Spinal Cord Stimulation - Device Revision After Weight Loss in a Patient on Chronic Semaglutide - A Case Report

Int Med Case Rep J. 2025 May 16:18:567-571. doi: 10.2147/IMCRJ.S513630. eCollection 2025.

Abstract

Background: Spinal cord stimulation (SCS) is an effective treatment option for patients suffering from chronic intractable pain of the trunk and/or limbs. One of the potential adverse effects of SCS is discomfort or pain at the site of the implantable pulse generator (IPG). It is a known phenomenon that patient weight loss may exacerbate or increase discomfort or pain at the IPG implantation site.

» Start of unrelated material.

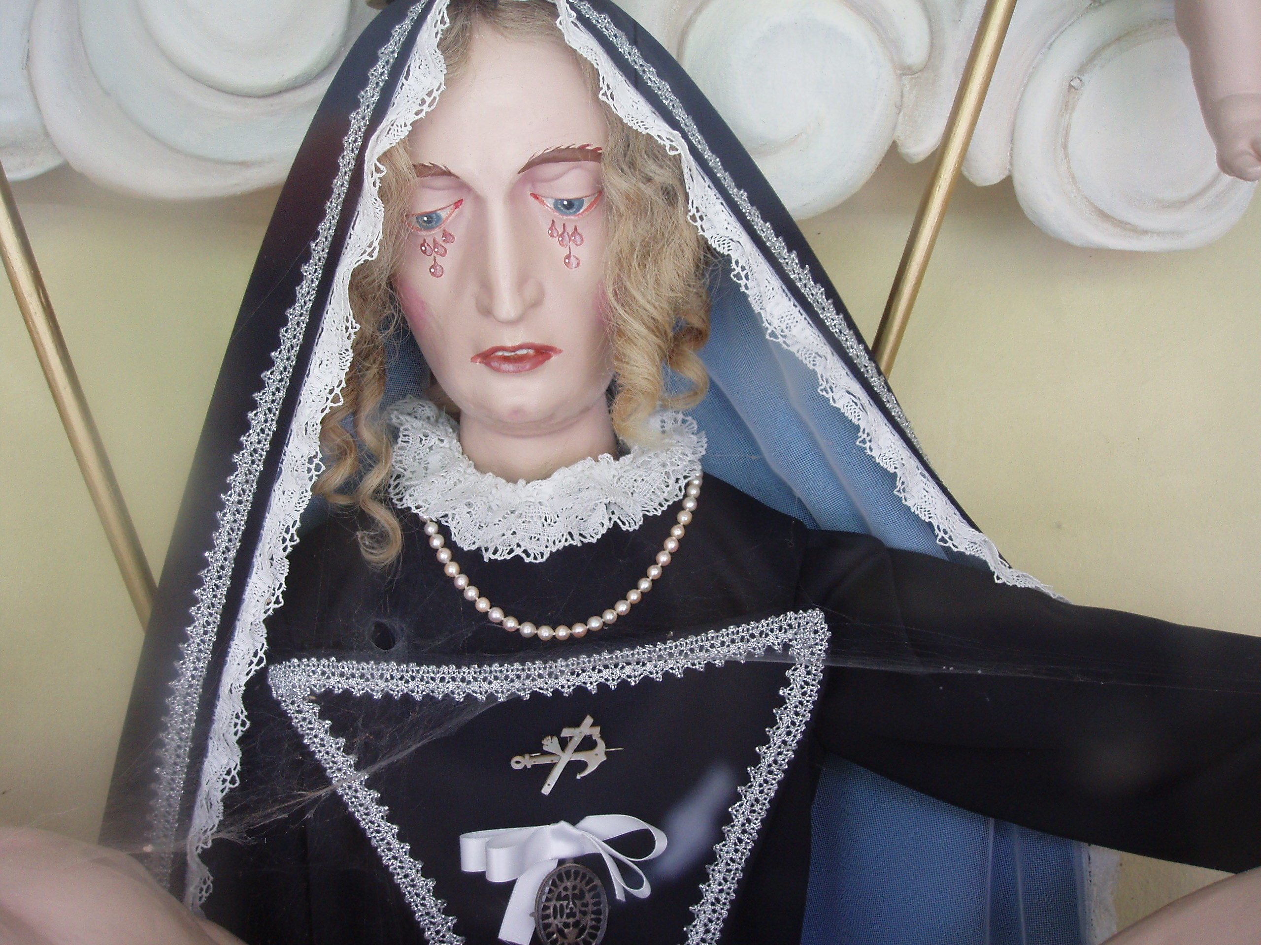 barocke Maria in der Wegkapelle zwischen Bad Oberdorf und Bad Hindelang

Objective: This case report aims to educate neuromodulation clinicians on the potential impact of glucagon-like peptide-1 receptor agonists (GLP-1RA) medications on patient weight loss and decreased subcutaneous adipose tissue stores post-SCS system implant, necessitating lead anchor or IPG pocket revision.

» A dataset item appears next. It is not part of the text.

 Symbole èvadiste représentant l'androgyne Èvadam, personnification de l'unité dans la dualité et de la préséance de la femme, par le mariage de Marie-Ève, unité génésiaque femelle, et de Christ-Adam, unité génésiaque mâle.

Study design: Case Report.

Conclusion: The usage of GLP-1RA medications for diabetes or weight loss therapy continues to increase as does the use of implantable SCS systems for the management of chronically painful conditions. Interventional pain management or neuromodulation clinicians should be well-educated on the indications for use of GLP-1RA medications and their associated mechanisms of action, which may lead to weight loss, decreased subcutaneous adipose tissue stores, and muscle wasting, potentially impacting the comfortability of SCS devices. Pre-screening for the use of GLP-1RA medications should occur prior to SCS implant, and clinicians should plan accordingly to minimize the potential for SCS lead anchor or IPG pocket site discomfort. Further, patient's body habitus and adipose tissue stores should be taken into consideration when planning for IPG pocket site location.

Keywords: diabetes; glucagon-like peptide-1 receptor agonists; obesity; spinal cord stimulation; weight loss.